[Stored entries]
Start of Block
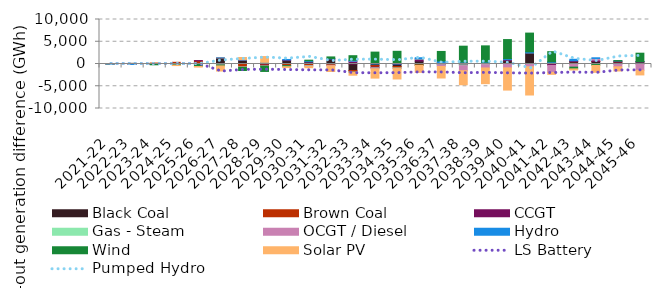
| Category | Black Coal | Brown Coal | CCGT | Gas - Steam | OCGT / Diesel | Hydro | Wind | Solar PV |
|---|---|---|---|---|---|---|---|---|
| 2021-22 | -17.251 | 72.637 | -26.947 | -0.017 | -0.849 | -0.001 | 0.14 | 1.508 |
| 2022-23 | -103.973 | 123.124 | 0.003 | 0 | -0.044 | -0.018 | 0.522 | 0.764 |
| 2023-24 | -68.506 | 214.563 | -4.619 | -0.023 | -0.662 | -0.351 | -101.957 | 5.244 |
| 2024-25 | -45.17 | 380.501 | -4.883 | -0.752 | -3.147 | -7.73 | -167.855 | -120.061 |
| 2025-26 | 323.298 | 391.919 | 48.309 | -10.332 | -5.885 | -1.983 | -542.575 | -128.103 |
| 2026-27 | 1242.132 | 97.922 | -146.107 | -37.499 | -39.064 | 32.497 | -198.004 | -1158.002 |
| 2027-28 | 801.409 | -659.798 | 68.151 | -45.679 | -67.947 | 95.384 | -686.84 | 494.232 |
| 2028-29 | -104.015 | -337.052 | 188.592 | -5.571 | -51.237 | 186.734 | -1174.216 | 1298.19 |
| 2029-30 | 752.416 | -334.907 | 157.51 | -2.332 | -32.421 | 110.185 | -223.862 | -215.836 |
| 2030-31 | 407.953 | -364.135 | 103.795 | -87.239 | -118.274 | 200.34 | 147.092 | -267.667 |
| 2031-32 | 1137.749 | -293.522 | -6.524 | -22.213 | -94.62 | 107.604 | 346.402 | -1266.445 |
| 2032-33 | -1458.222 | -351.506 | 602.699 | -81.923 | 37.32 | 198.123 | 1029.793 | -627.564 |
| 2033-34 | -356.227 | -360.123 | -143.239 | -38.088 | -184.292 | 111.029 | 2560.508 | -2089.37 |
| 2034-35 | -557.841 | -324.932 | 0.599 | -86.322 | -65.037 | 116.443 | 2735.476 | -2332.423 |
| 2035-36 | 652.982 | -245.621 | 439.831 | 66.428 | 12.683 | 239.214 | -81.309 | -1546.413 |
| 2036-37 | 271.529 | 0.09 | -182.948 | -22.335 | -361.244 | 403.05 | 2145.141 | -2579.536 |
| 2037-38 | 281.153 | 0.086 | -198.715 | -180.717 | -1134.066 | 149.433 | 3574.462 | -3152.361 |
| 2038-39 | 299.912 | 0.094 | -54.75 | -97.605 | -739.086 | 137.221 | 3640.475 | -3521.499 |
| 2039-40 | 746.148 | 0.098 | 209.463 | 0 | -869.846 | 249.155 | 4286.49 | -4990.208 |
| 2040-41 | 2446.564 | 0.093 | -37.939 | 0 | -584.932 | 288.999 | 4209.118 | -6344.944 |
| 2041-42 | 347.687 | 0.092 | -329.299 | 0 | -1551.366 | 151.744 | 2274.448 | -445.096 |
| 2042-43 | 512.742 | 0.103 | 213.164 | 0 | -706.088 | 331.959 | -391.443 | -250.383 |
| 2043-44 | 577.372 | 0.098 | 305.85 | 0 | 361.465 | 151.908 | -321.727 | -1542.306 |
| 2044-45 | 455.24 | 0.093 | 220.445 | 0 | -636.98 | 5.36 | 80.605 | -931.24 |
| 2045-46 | 506.068 | 0.024 | 4.674 | 0 | -1405.167 | 38.959 | 1878.041 | -1048.524 |
End of Block
- [WORK TO COMPLETE]
Return exactly the lines of the data, and only those, from the line with "4209.118 | -6344.944 |" through the last line, inclusive.

- [RESULT FOR THIS TASK]
| 2040-41 | 2446.564 | 0.093 | -37.939 | 0 | -584.932 | 288.999 | 4209.118 | -6344.944 |
| 2041-42 | 347.687 | 0.092 | -329.299 | 0 | -1551.366 | 151.744 | 2274.448 | -445.096 |
| 2042-43 | 512.742 | 0.103 | 213.164 | 0 | -706.088 | 331.959 | -391.443 | -250.383 |
| 2043-44 | 577.372 | 0.098 | 305.85 | 0 | 361.465 | 151.908 | -321.727 | -1542.306 |
| 2044-45 | 455.24 | 0.093 | 220.445 | 0 | -636.98 | 5.36 | 80.605 | -931.24 |
| 2045-46 | 506.068 | 0.024 | 4.674 | 0 | -1405.167 | 38.959 | 1878.041 | -1048.524 |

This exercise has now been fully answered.